Some of the most important Physics Topics include energy, motion, and force.

## Why The Density of Solid is Greater than Density of Liquid and Gas?

Sound propagates through solids and liquids as longitudinal elastic wave like in gaseous media. But the velocities of sound in solid and liquid are different. If E is the modulus of elasticity of the medium and ρ is its density, Newton’s formula for the velocity of sound is given by [see section 3.7],

c = \(\sqrt{\frac{\underline{E}}{\rho}}\) ……. (1)

The density of any solid or liquid is greater than that of a gas. But the modulus of elasticity of a solid or a liquid is much greater than that of a gas. So, the velocity of sound in a solid or a liquid is greater than that in a gas. For example the velocities of sound in iron and in water are about 15 times and 4.5 times that in air, respectively.

The velocity of sound in iron is greater than that in air – it can be easily understood from a simple experiment. If one end of a long iron pipe is struck heavily the sound of striking is heard twice at the other end of the pipe. Sound is heard for the first time due to its propagation through the iron and for the second time due to its propagation through the air in the pipe. An iron pipe nearly 100 m in length should be taken to hear the two sounds distinctly.

There is one important difference between solids and liquids as media of propagation of sound. The modulus of elasticity for the solid is its, Young’s modulus (Y) while ills the bulk modulus (k) in case of the liquid.

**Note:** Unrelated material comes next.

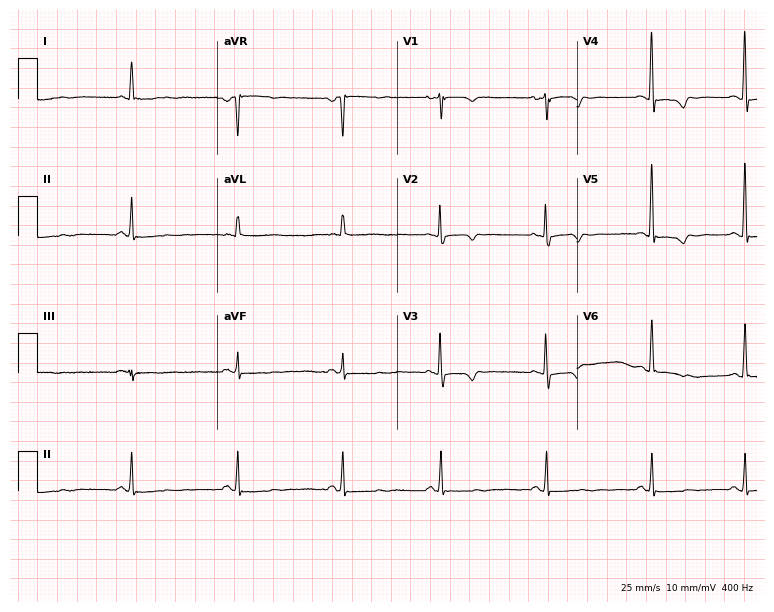
12-lead ECG from a 66-year-old woman (7.3-second recording at 400 Hz). No first-degree AV block, right bundle branch block, left bundle branch block, sinus bradycardia, atrial fibrillation or sinus tachycardia recorded for this tracing. Other findings, if any, are not listed.

So the equation (1)

for solid, c = \(\sqrt{\frac{Y}{\rho}}\) …… (2)

and for liquid, c = \(\sqrt{\frac{k}{\rho}}\) …… (3)

In case of steel, Y = 2 × 10^{11} N ᐧ m^{-2} ; ρ = 7850 kg ᐧ m^{-3};

From equation (2) we get,

c = \(\sqrt{\frac{2 \times 10^{11}}{7850}}\) ≈ 5048 m ᐧ s^{-1}

In case of water, k = 2.1 × 10^{9} N ᐧ m^{-2} ; ρ = 1000 kg ᐧ m^{-3}

From equation (3) we get,

c = \(\sqrt{\frac{2.1 \times 10^9}{1000}}\) = 1449 m ᐧ s^{-1}

### Numerical Examples

**Example 1.**

Two explosions are made simultaneously from ship, one above the surface of water and another just below it. Sound is heard in a hydrophone placed below water from another ship 5 km apart 11 s earlier than the sound reaching the deck of the ship. What is the velocity of sound ¡n water? Given that velocity of sound in air = 348 m ᐧ s^{-1}.

**Solution:**

Distance between the two ships = 5 km = 5000 m

So time taken by the sound to come through air = \(\frac{5000}{348}\)s

According to the question, time taken by the sound to come through work = \(\frac{5000}{348}\) – 11 = \(\frac{5000-3828}{348}\) = \(\frac{1172}{348}\)s

Therefore, velocity of sound in water

= \(\frac{5000}{\frac{1172}{348}}\) = 1485 ᐧ s^{-1} (approx.).

**Example 2.**

If one end of a long steel pipe is struck, sound is heard twice at an interval of 3 s at the other end. What is the length of the pipe? (The velocities of sound in air = 350 m ᐧ s^{-1}, in steel = 5000 m ᐧ s^{-1})

**Solution:**

Let the length of the pipe be l m.

So, time taken by the sound to come through the air in the pipe = \(\frac{l}{350}\)s

Again, time taken by the sound to come through steel = \(\frac{l}{5000}\)s

According to the question,

\(\frac{l}{350}\) – \(\frac{l}{5000}\) = 3 or, l(\(\frac{1}{350}\) – \(\frac{1}{5000}\)) = 3

or, l\(\left(\frac{100-7}{35000}\right)\) = 3

or, l = \(\frac{35000 \times 3}{93}\) = 1129 m = 1.129 km.

**Example 3.**

Sound moves through a liquid with velocity 1340 m ᐧ s^{-1}. If the density of the liquid is 0.8 g ᐧ cm^{-3}, determine the compressibility of the liquid.

**Solution:**

We know c = \(\sqrt{\frac{k}{\rho}}\); k = bulk modulus of the liquid

∴ k = c^{2}ρ [c = 1340 m ᐧ s^{-1} = 134 × 10^{3}cm ᐧ s^{-1}]

Again, compressibility = \(\frac{1}{\left(134 \times 10^3\right)^2 \times 0.8}\) = \(\frac{1}{143648}\) × 10^{-5}

= 6.96 × 10^{-11} cm^{2} ᐧ dyn^{-1}.